Dalam percakapan nyata, orang Jepang memilih salam perpisahan berdasarkan:
・apakah mereka berharap bertemu lagi
・siapa yang pergi dan siapa yang tinggal
・apakah suasananya santai, sopan, atau formal
・apakah mereka di rumah, kantor, sekolah, atau daring
・apakah perpisahannya biasa atau bermakna secara emosional
Poin yang paling penting adalah:
Bahasa Jepang tidak memakai satu kata universal untuk setiap “selamat tinggal”.

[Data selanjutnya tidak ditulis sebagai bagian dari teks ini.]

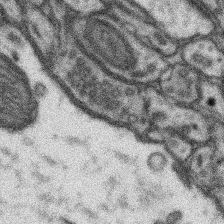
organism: Mouse
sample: Somatosensory cortex neuropil
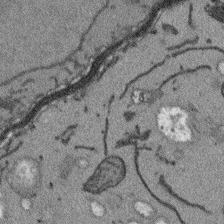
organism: Arabidopsis thaliana
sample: Root tip
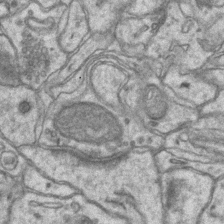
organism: Mouse
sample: CA1 Hippocampus
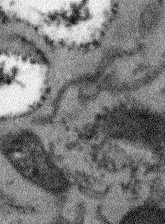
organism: Arabidopsis thaliana
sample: Root tip
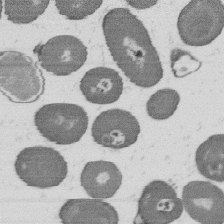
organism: B. subtilis
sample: Bacterial spore
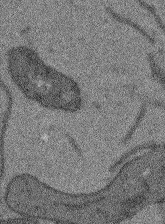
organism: Arabidopsis thaliana
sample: Root tip
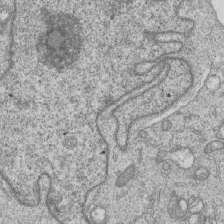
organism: Human
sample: MDA-MB-231 cells
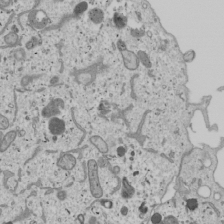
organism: Human
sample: Mitochondria in U2OS cells
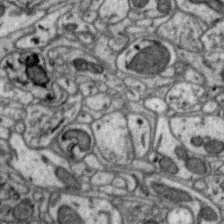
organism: Zebra finch
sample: Brain
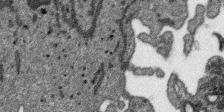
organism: Human
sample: Lung epithelial cells infected with SARS-CoV-2
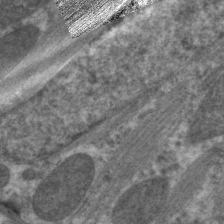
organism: C. elegans
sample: Pharynx
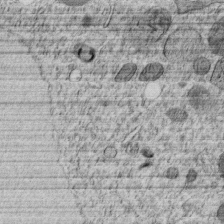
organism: C. elegans
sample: C. elegans embryo early stage
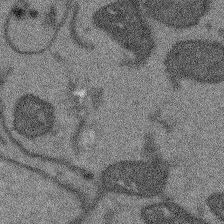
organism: Arabidopsis thaliana
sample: Root tip
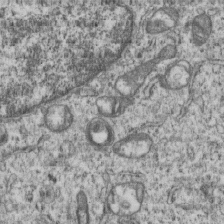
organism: Human
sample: MDA-MB-231 cells
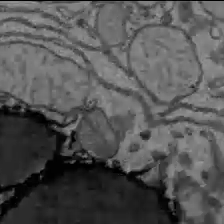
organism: C57BL Mouse
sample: Liver
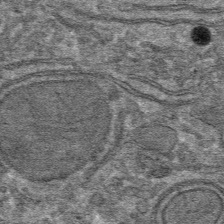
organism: Mouse
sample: Mouse hepatocytes
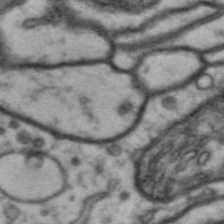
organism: Drosophila
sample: Brain
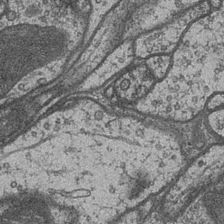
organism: Drosophila
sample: Optic medulla
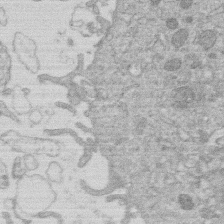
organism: Human
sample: Macrophage cells
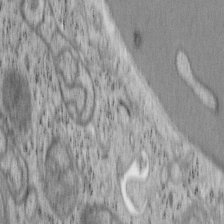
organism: Human
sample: HeLa cells
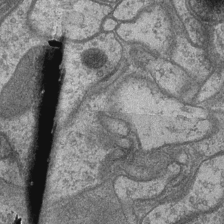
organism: Drosophila
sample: Optic medulla
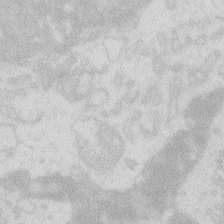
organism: Zebrafish
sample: Macrophage
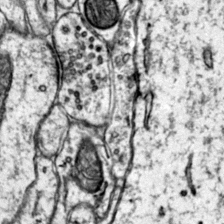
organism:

Sebaliknya, salam perpisahan Jepang sering menggambarkan hubungan atau situasinya:
またね ⇒ Sampai jumpa
失礼します ⇒ Permisi; saya pamit
お疲れさまでした ⇒ Kerja bagus hari ini
行ってきます ⇒ Aku pergi dan akan kembali
Jawaban Singkat: Cara Paling Umum Mengucapkan Selamat Tinggal dalam Bahasa Jepang
| Bahasa Jepang | Rōmaji | Padanan Indonesia | Situasi terbaik | Gaya |
|---|---|---|---|---|
| またね | mata ne | Sampai jumpa | Teman dan orang yang akrab | Santai |
| じゃあね | jā ne | Dah, ya | Mengakhiri percakapan santai | Santai |
| じゃあ、また | jā, mata | Ya sudah, sampai jumpa | Teman dan rekan yang kamu kenal baik | Santai–netral |
| また明日 | mata ashita | Sampai besok | Saat akan bertemu lagi besok | Santai–netral |
| バイバイ | bai bai | Bye-bye | Teman, keluarga, anak-anak | Sangat santai |
| さようなら | sayōnara | Selamat tinggal / perpisahan | Perpisahan yang utuh atau bermakna | Netral–formal |
| では、また | dewa, mata | Ya sudah, sampai lain kali | Percakapan sopan | Sopan |
| またお会いしましょう | mata o-ai shimashō | Mari bertemu lagi | Perpisahan sopan dengan niat bertemu lagi | Sopan |
| 失礼します | shitsurei shimasu | Permisi; saya pamit | Meninggalkan ruangan, kantor, rapat, atau telepon | Sopan |
| 失礼いたします | shitsurei itashimasu | Mohon permisi | Situasi bisnis dan formal | Formal |
| お先に失礼します | osaki ni shitsurei shimasu | Permisi, saya duluan | Pulang kerja lebih dulu daripada yang lain | Kerja sopan |
| お疲れさまでした | otsukaresama deshita | Kerja bagus hari ini | Akhir kerja, rapat, pelajaran, acara | Kerja/kelompok sopan |
| 行ってきます | ittekimasu | Aku pergi dulu; nanti kembali | Meninggalkan rumah atau markas bersama | Standar |
| 行ってらっしゃい | itterasshai | Hati-hati; semoga harimu menyenangkan | Balasan untuk orang yang pergi | Standar |
| 気をつけて | ki o tsukete | Hati-hati | Melepas kepergian seseorang | Santai–netral |
| 元気でね | genki de ne | Jaga dirimu baik-baik | Perpisahan yang lebih lama | Hangat / emosional |
Cara Memilih Salam Perpisahan Jepang yang Tepat
⇒ またね / じゃあね / バイバイ
Bertemu lagi pada waktu yang sudah pasti?
⇒ また明日 / また来週 / またあとで
Meninggalkan rapat sopan atau ruang kerja seseorang?
⇒ 失礼します
Pulang kerja lebih dulu daripada yang lain?
⇒ お先に失礼します
Akhir kerja, latihan, atau kegiatan bersama?
⇒ お疲れさまでした
Meninggalkan rumah dan berniat kembali?
⇒ 行ってきます
Melepas kepergian orang itu?
⇒ 行ってらっしゃい / 気をつけて
Perpisahan yang serius, utuh, atau bermakna?
⇒ さようなら / 元気で
Cara Santai Mengucapkan Selamat Tinggal dalam Bahasa Jepang
1. またね (Mata Ne): “Sampai Jumpa”
またね adalah salah satu salam perpisahan santai yang paling aman dan berguna.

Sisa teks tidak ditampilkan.